PROBLEM DETAILS: Leave every picture out, and retype all the remaining records exactly.

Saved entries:
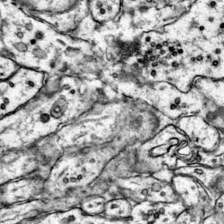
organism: Mouse
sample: Primary visual cortex
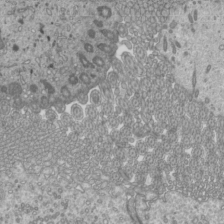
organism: Mouse
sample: Cilia; mouse epididymis
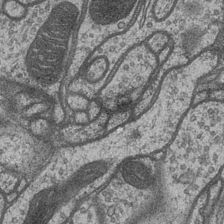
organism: Drosophila
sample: Optic medulla
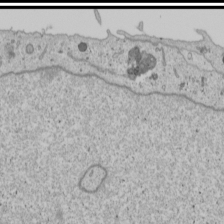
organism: Human
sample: Mitochondria in U2OS cells
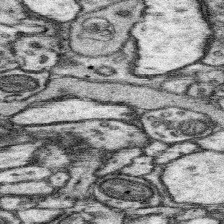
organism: Mouse
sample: Somatosensory cortex neuropil
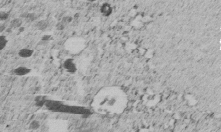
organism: C. elegans
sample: C. elegans embryo early stage
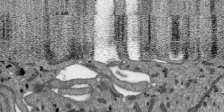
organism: Human
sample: Lung epithelial cells, uninfected (mock) control
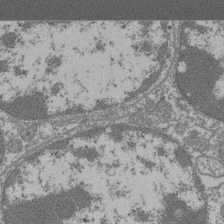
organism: Mouse
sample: Glomerulus
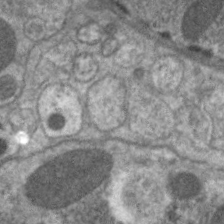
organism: C. elegans
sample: Pharynx
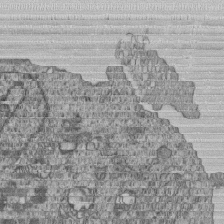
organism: Human
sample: MDA-MB-231 cells
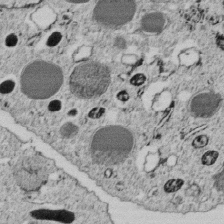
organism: C. elegans
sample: C. elegans embryo early stage
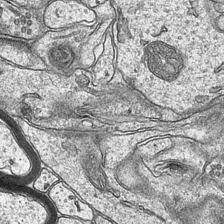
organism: Mouse
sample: CA1 Hippocampus
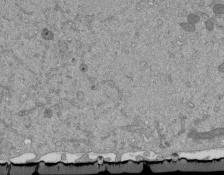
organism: Mouse
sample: ED-1 cell nuclei; centrioles
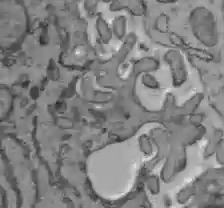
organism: C57BL Mouse
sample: Liver
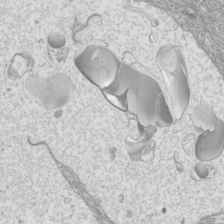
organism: Mouse
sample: Cilia; mouse epididymis
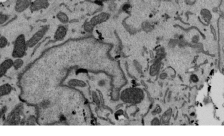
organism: Mouse
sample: ED-1 cell nuclei; centrioles
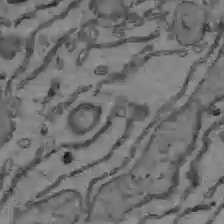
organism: C57BL Mouse
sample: Liver
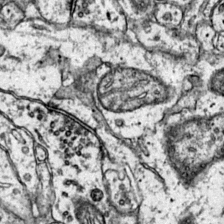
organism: Mouse
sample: Primary visual cortex
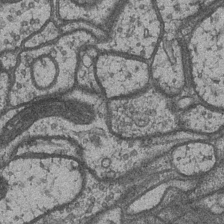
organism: Drosophila
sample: Optic medulla
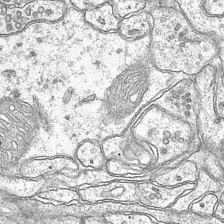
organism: Mouse
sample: CA1 Hippocampus
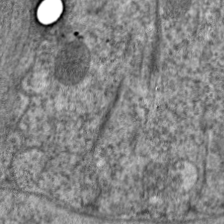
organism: C. elegans
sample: Pharynx
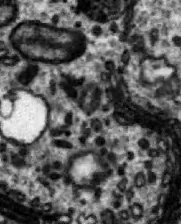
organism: Human
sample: HeLa cells
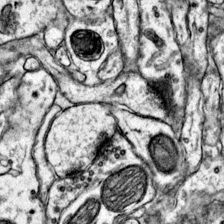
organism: Mouse
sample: Primary visual cortex
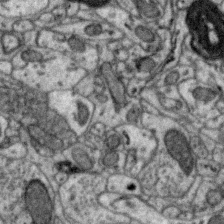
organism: Zebra finch
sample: Brain
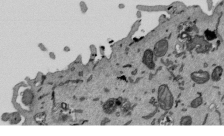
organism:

WRITTEN SOLUTION:
organism: Mouse
sample: Primary visual cortex
organism: Mouse
sample: Cilia; mouse epididymis
organism: Drosophila
sample: Optic medulla
organism: Human
sample: Mitochondria in U2OS cells
organism: Mouse
sample: Somatosensory cortex neuropil
organism: C. elegans
sample: C. elegans embryo early stage
organism: Human
sample: Lung epithelial cells, uninfected (mock) control
organism: Mouse
sample: Glomerulus
organism: C. elegans
sample: Pharynx
organism: Human
sample: MDA-MB-231 cells
organism: C. elegans
sample: C. elegans embryo early stage
organism: Mouse
sample: CA1 Hippocampus
organism: Mouse
sample: ED-1 cell nuclei; centrioles
organism: C57BL Mouse
sample: Liver
organism: Mouse
sample: Cilia; mouse epididymis
organism: Mouse
sample: ED-1 cell nuclei; centrioles
organism: C57BL Mouse
sample: Liver
organism: Mouse
sample: Primary visual cortex
organism: Drosophila
sample: Optic medulla
organism: Mouse
sample: CA1 Hippocampus
organism: C. elegans
sample: Pharynx
organism: Human
sample: HeLa cells
organism: Mouse
sample: Primary visual cortex
organism: Zebra finch
sample: Brain
organism:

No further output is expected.